It was always obvious to me that this was the case. Cameras and sensors do not overcome the chaos of supermarket shelving, but a ton of CCTV makes it fairly straightforward to build somewhat scalable human processes around this sort of thing. Fake it 'til you make it.
Another example that I'd bet is mostly human driven is the e-passport gates at many airports (not US airports). You put your passport in the machine, it points a camera at your face, and then it lets you through. Quick and easy, but I'm sure it's at least partially human driven – the response times aren't great, and it's much easier to show a few details to someone playing enterprise-grade Papers Please in a call centre in Swindon than it is to build some accurate machine learning system that meets the bar and can be understood by the goverment agency implementing it.
I flew out of SXM (St Maarten) Airport earlier this year. Their new departures terminal features an e-passport gate to exit the country. The agent watching over the turnstiles sits just past the gates in a glass booth. You can see them comparing the photo taken to the photo recorded in the passport.
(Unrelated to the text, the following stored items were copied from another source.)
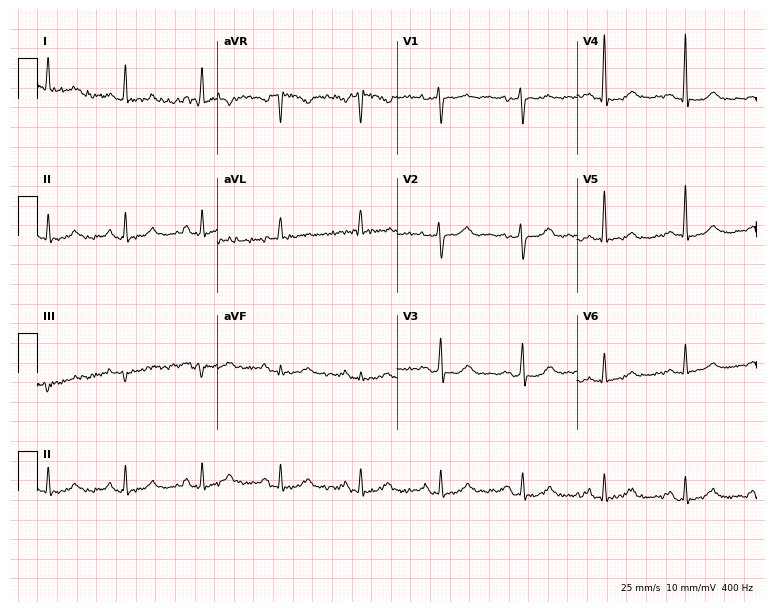
ECG (7.3-second recording at 400 Hz) — a female, 49 years old. Screened for six findings — first-degree AV block, right bundle branch block (RBBB), left bundle branch block (LBBB), sinus bradycardia, atrial fibrillation (AF), sinus tachycardia — none is recorded.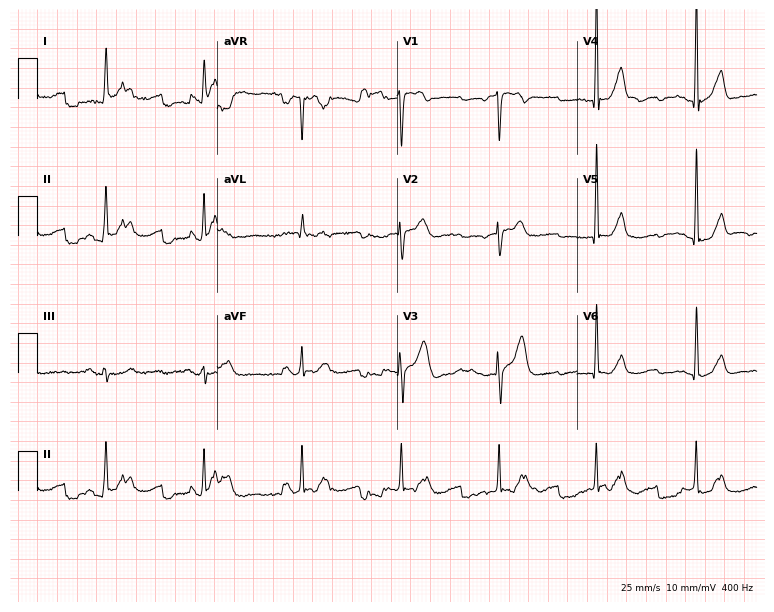
12-lead ECG from a male, 64 years old. Recorded interpretation: within normal limits.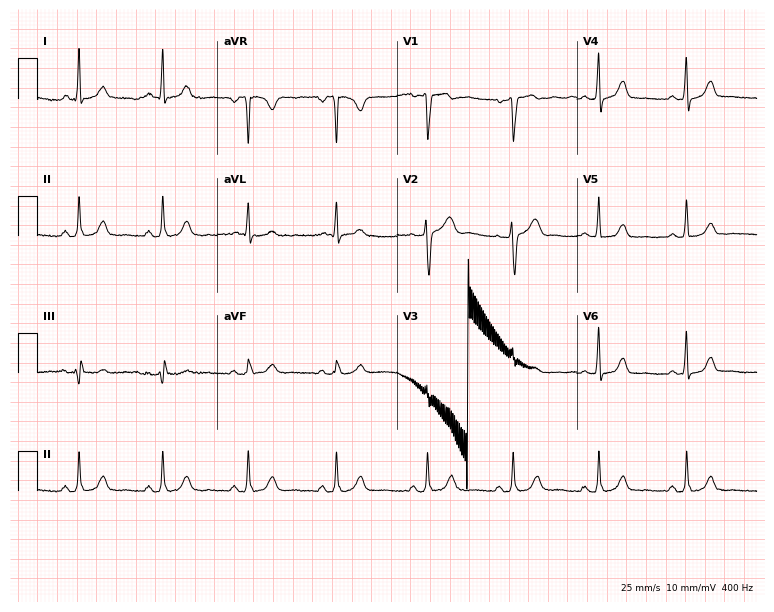
Resting 12-lead electrocardiogram. Patient: a woman, 46 years old. Read as a normal ECG.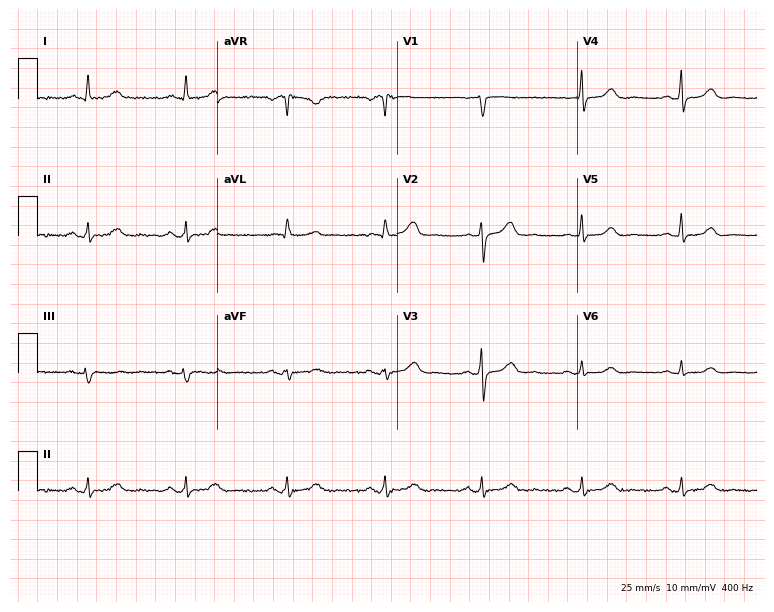
12-lead ECG from a 65-year-old woman. Recorded interpretation: within normal limits.

That's all there is to it.
I've seen a row of 20 active e-passport gates and maybe 1 or 2 officers in their booths off to the side, both assessing people in their role as a second line of assessment (I've before had the gates fail to scan my passport and had to go to the booth). At least in those circumstances, it doesn't seem to be the case – both because I don't think a 1-10 ratio would work, and because they were busy doing other things. Maybe this happens in some places, but as far as I can tell, not in the UK/Heathrow or Australia/Melbourne where I use these gates regularly.
Could not scroll on my iPhone 14 so was unable to read.
I went to Amazon Go several times to understand the tech. The one in Seattle had hundreds, possibly thousands of cameras but they apparently were all in the ceiling so I couldn’t figure out how objects could be tracked properly.
Hoping someone from Amazon can confirm or disprove this story.
I'd also like to know. In the first story I've read it said something like '1000 workers were labeling videos for Amazon'. Not clear to me if they were training a model to do this then or if they actually were following every shopper through video feed and seeing what they would pick out
Another example that I'd bet is mostly human driven is the e-passport gates at many airports (not US airports). You put your passport in the machine, it points a camera at your face, and then it lets you through. Quick and easy, but I'm sure it's at least partially human driven – the response times aren't great, and it's much easier to show a few details to someone playing enterprise-grade Papers Please in a call centre in Swindon than it is to build some accurate machine learning system that meets the bar and can be understood by the goverment agency implementing it.